Effective system interventions address multiple, interdependent systemic root causes across ecological layers (Hankivsky, 2014; King-Sears, 2001; Solar & Irwin, 2010) and use a targeted universalism approach (Powell, Menendian, & Ake, 2019) to ensure system changes meet BIPOC needs/situations and prevent White opportunity hoarding (Lewis & Diamond, 2015). For example, interventions to address root causes of distributive housing inequities may include reallocating local hospital’s community benefit spending (mandated by the Affordable Care Act) to directly fund the development of affordable housing for priority groups (Bamberger, Bluestein, Latimer-Nelligan, Samson, & Shoemaker, 2017) and creating incentives (e.g., density bonuses) and zoning codes to promote the development of multi-family affordable housing near transit hubs (Rose, 2016). Similarly, interventions to address recognition housing inequities could include creating county-level just-cause eviction and tenant rights policies to limit landlords’ profit-driven evictions in gentrifying BIPOC neighborhoods (Rose, 2016) and shifting city goals and resource allocations to increase community enforcement of these anti-discrimination policies (Estes, Haar, Mikkelsen, Nichols, & Cohen, 2016). Systemic interventions often require partnerships between groups focused on root causes at different ecological levels to share information, align and coordinate efforts, and champion shared goals (Mikkelsen, Novotny, & Gittelsohn, 2016).

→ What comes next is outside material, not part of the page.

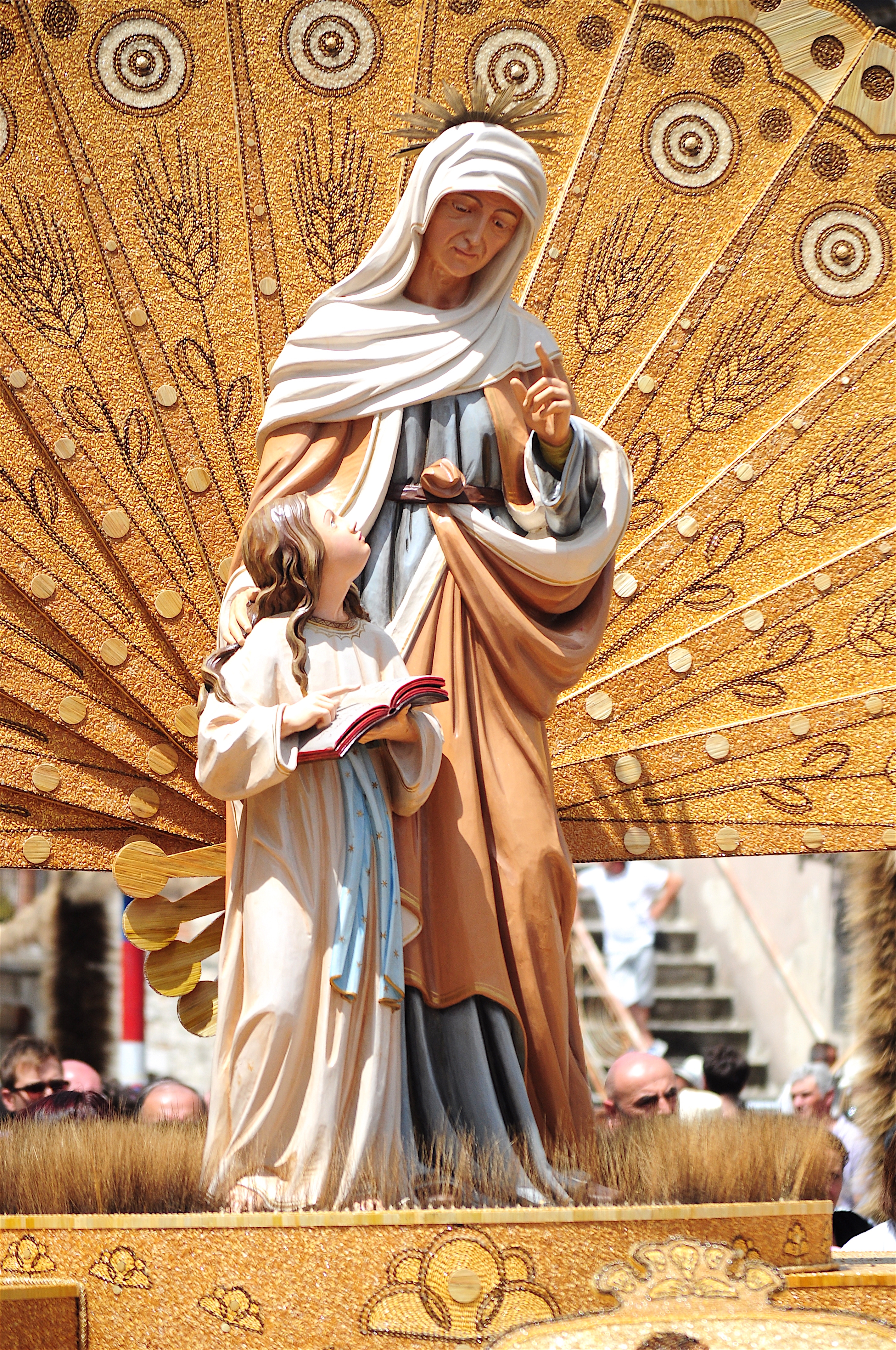 Carro con grano e paglia lavorati che trasporta Sant'Anna ogni anno il 26 luglio durante la Festa del Grano di Jelsi (Molise)

BIPOC should play a central role in co-designing systemic interventions to ensure they meet local needs and goals. Community-based participatory design methods, such as co-design workshops, have emerged as one approach to engage marginalized residents in addressing social issues in collaboration with community partners (Harrington, Erete, & Piper, 2019). Similar to participatory action research, these methods are meant to both center the input and narratives of marginalized groups in the design process (Duarte, Brendel, Degbelo, & Kray, 2018) and support collective action (Le Dantec, 2016). However, co-design processes are highly vulnerable to racialized power dynamics which can exacerbate inequities (Tran O'Leary, Zewde, Mankoff, & Rosner, 2019). Using a postcolonial perspective, Harrington et al. (2019) recommend co-design processes attend to the histories of injustice affecting participants, encourage participants to provide rich and full accounts instead of stressing “honest disclosure” (which can become weaponized against them), and challenge “corporate” design thinking approaches that value new, technology-oriented ideas while minimizing existing assets.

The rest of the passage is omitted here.